- _SOURCE RECORDS_:
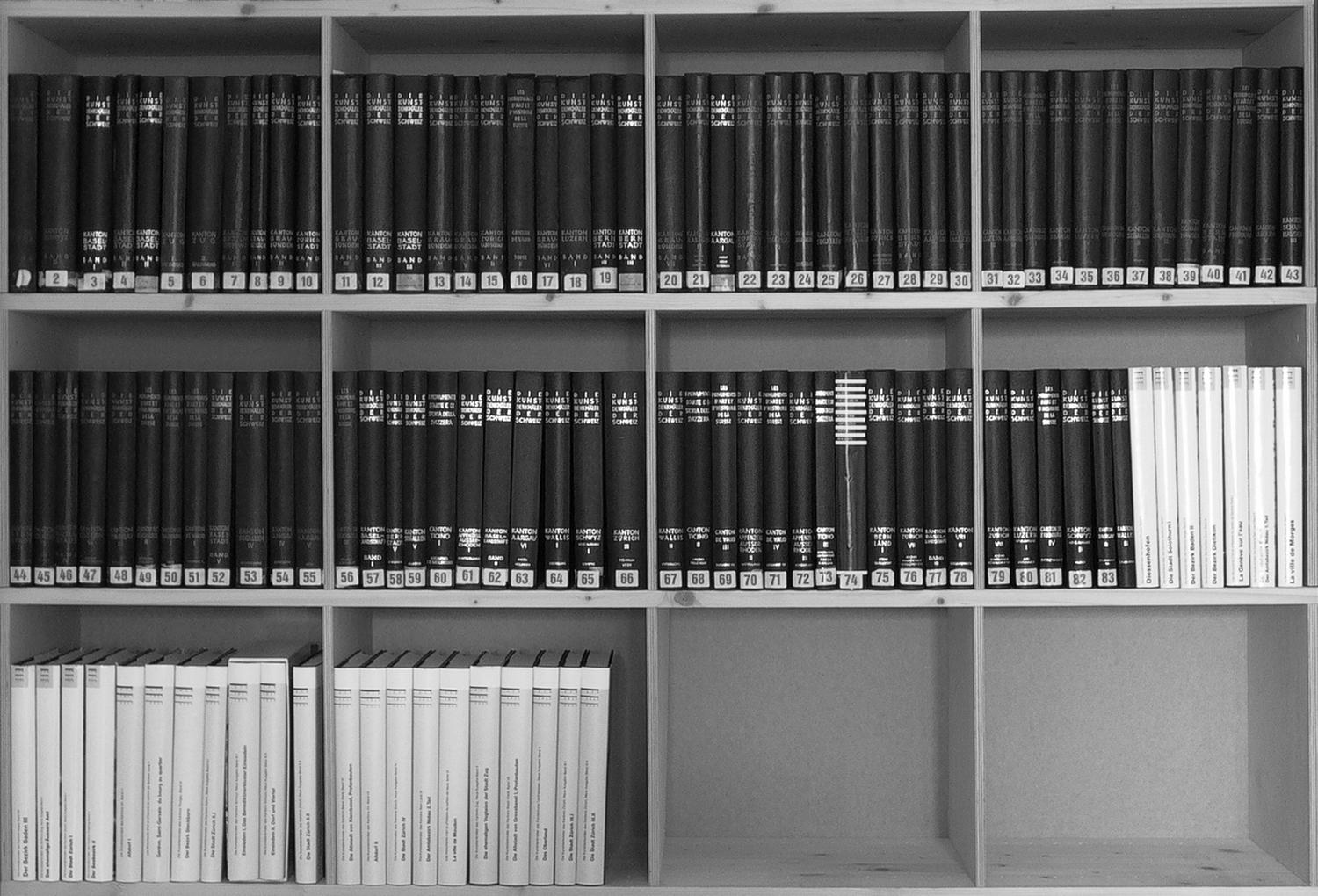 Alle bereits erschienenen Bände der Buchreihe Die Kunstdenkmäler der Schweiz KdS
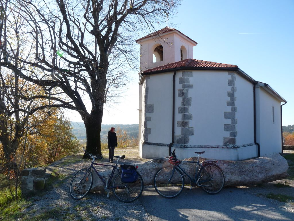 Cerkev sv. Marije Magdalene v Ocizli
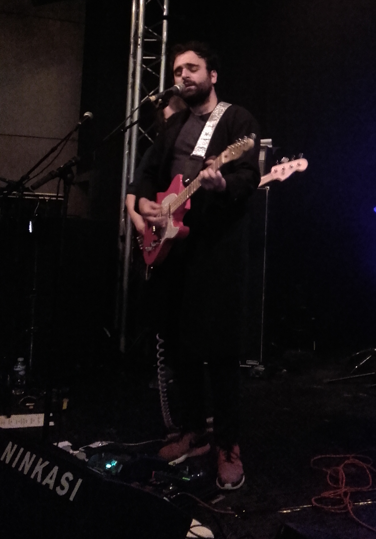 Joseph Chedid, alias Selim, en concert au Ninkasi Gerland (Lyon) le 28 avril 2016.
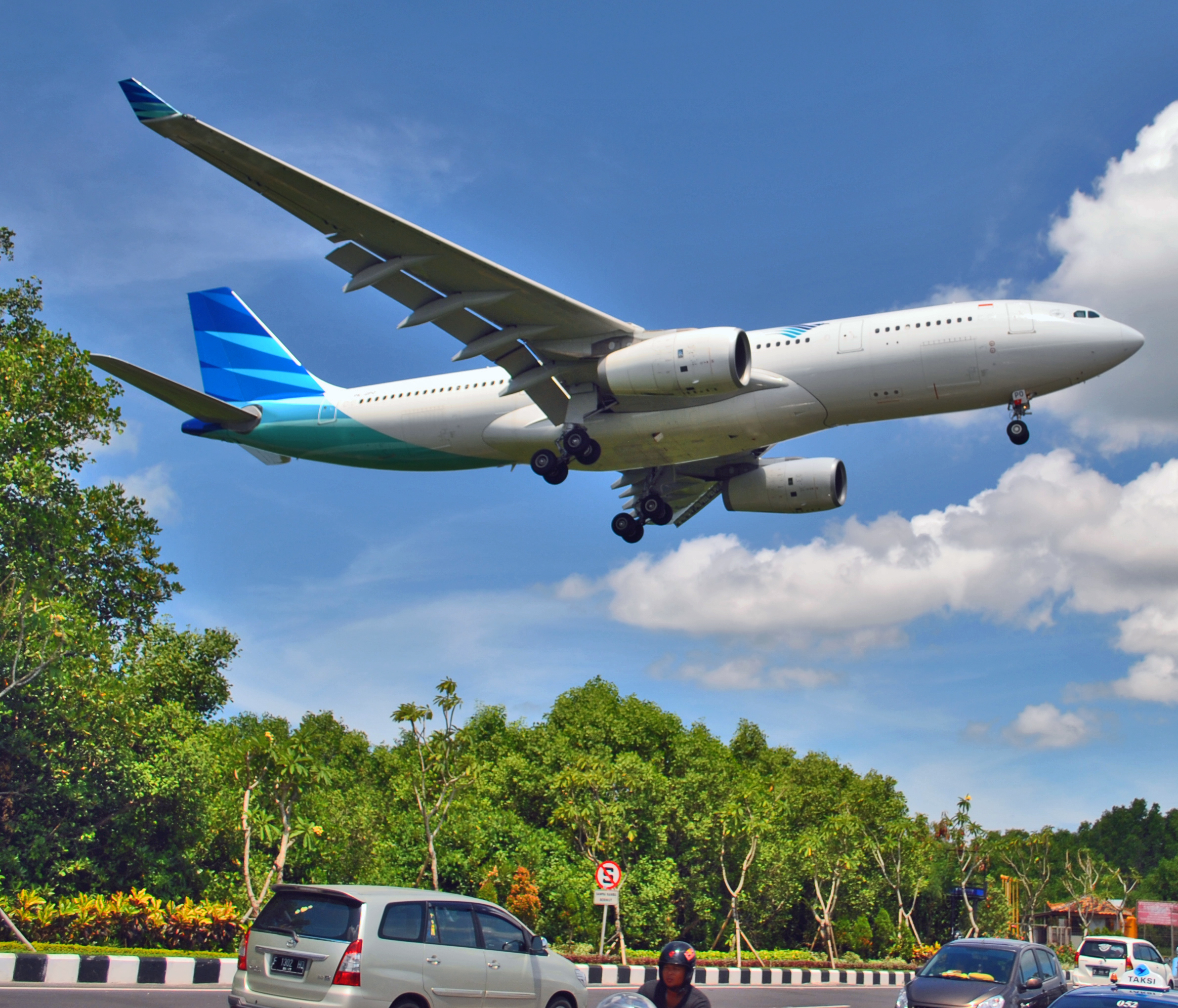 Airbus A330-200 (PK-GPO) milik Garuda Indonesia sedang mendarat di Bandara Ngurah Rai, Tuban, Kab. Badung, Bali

--

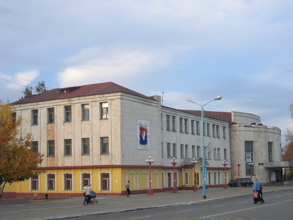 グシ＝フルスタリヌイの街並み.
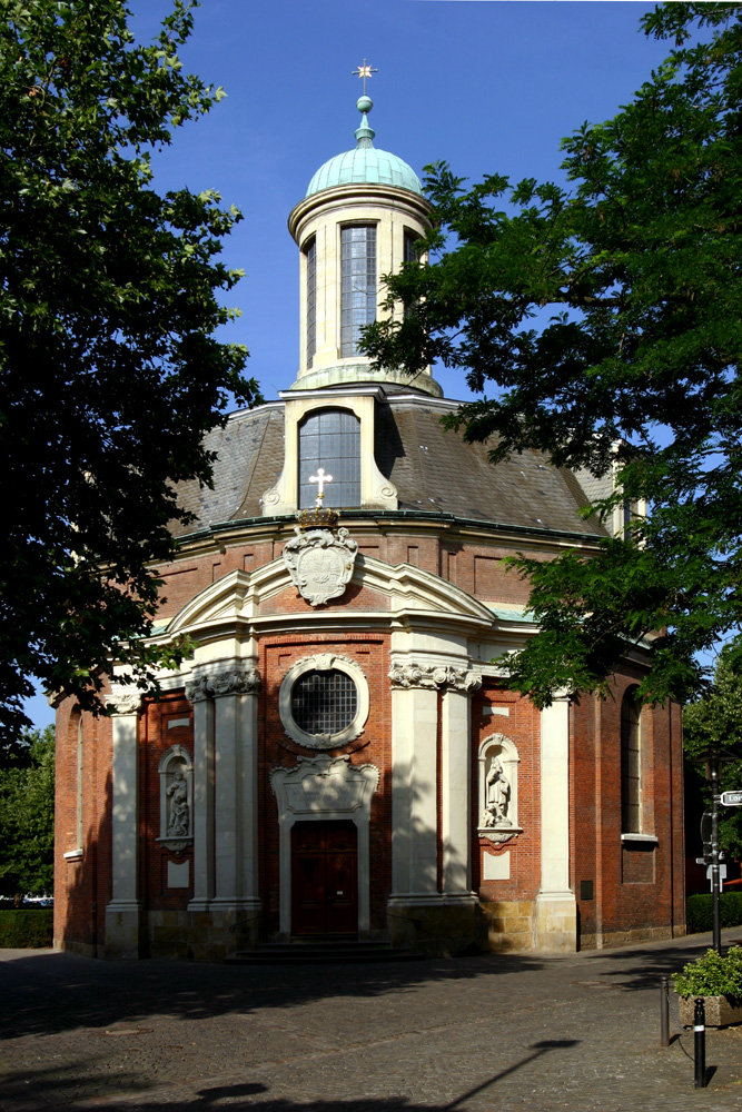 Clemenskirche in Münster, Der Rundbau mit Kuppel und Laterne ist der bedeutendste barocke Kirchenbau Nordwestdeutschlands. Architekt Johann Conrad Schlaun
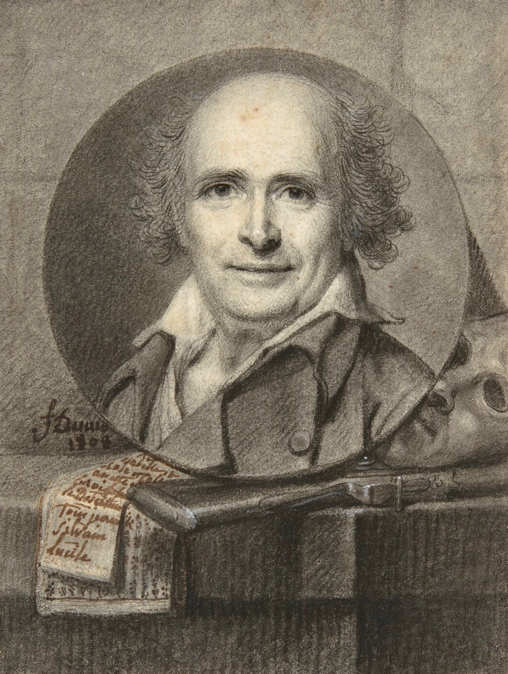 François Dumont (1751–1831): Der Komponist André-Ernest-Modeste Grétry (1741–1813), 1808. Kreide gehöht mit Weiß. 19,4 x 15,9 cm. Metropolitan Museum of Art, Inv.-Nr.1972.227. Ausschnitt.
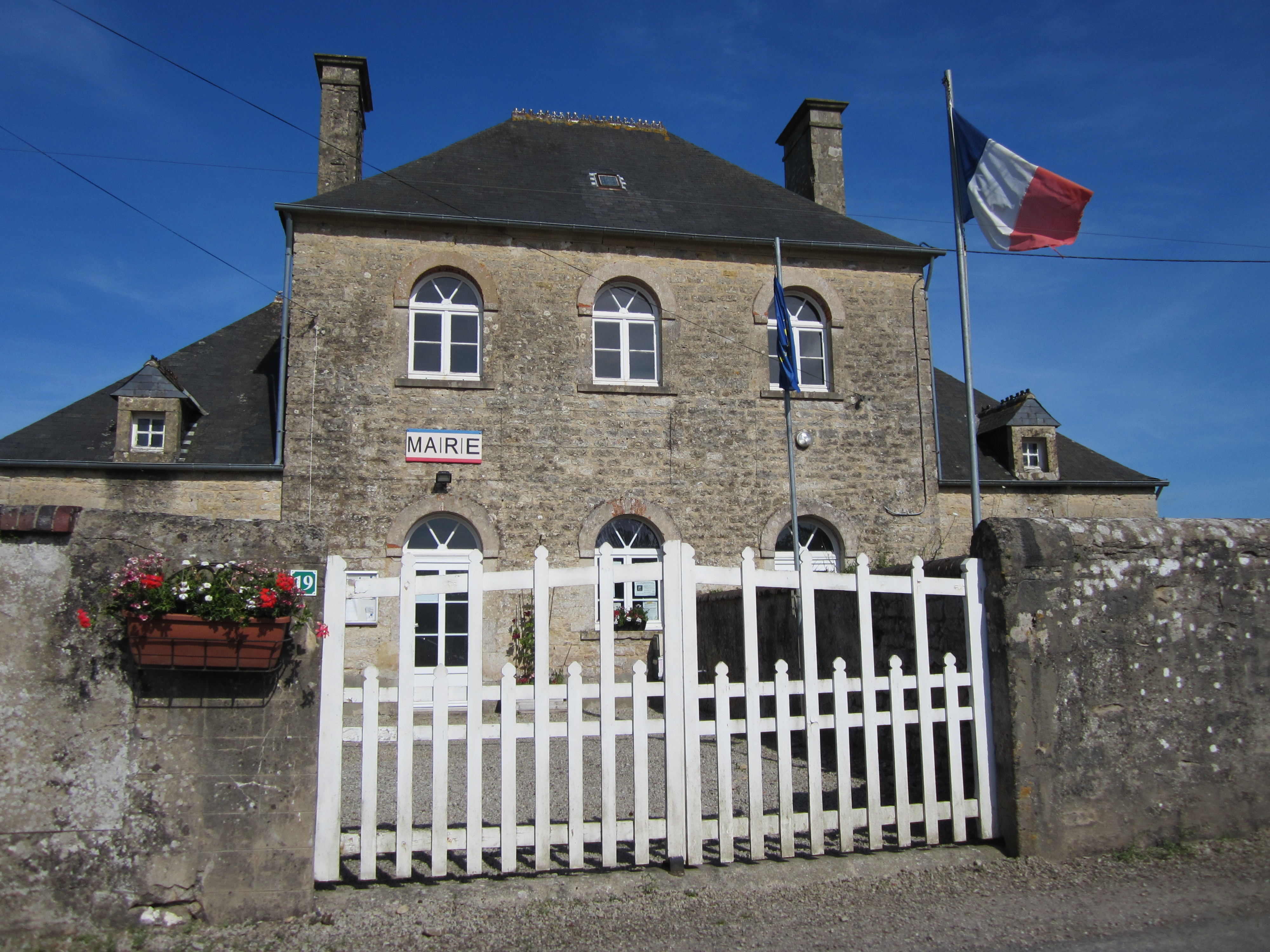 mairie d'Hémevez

- _EXERCISE AIM_: Because only one stretch of the records is wanted, please output the lines from the one holding "グシ＝フルスタリヌイの街並み." through the one holding "mairie d'Hémevez" exactly, both included, and leave every picture out.

- _PROBLEM SOLUTION_:
 グシ＝フルスタリヌイの街並み.
 Clemenskirche in Münster, Der Rundbau mit Kuppel und Laterne ist der bedeutendste barocke Kirchenbau Nordwestdeutschlands. Architekt Johann Conrad Schlaun
 François Dumont (1751–1831): Der Komponist André-Ernest-Modeste Grétry (1741–1813), 1808. Kreide gehöht mit Weiß. 19,4 x 15,9 cm. Metropolitan Museum of Art, Inv.-Nr.1972.227. Ausschnitt.
 mairie d'Hémevez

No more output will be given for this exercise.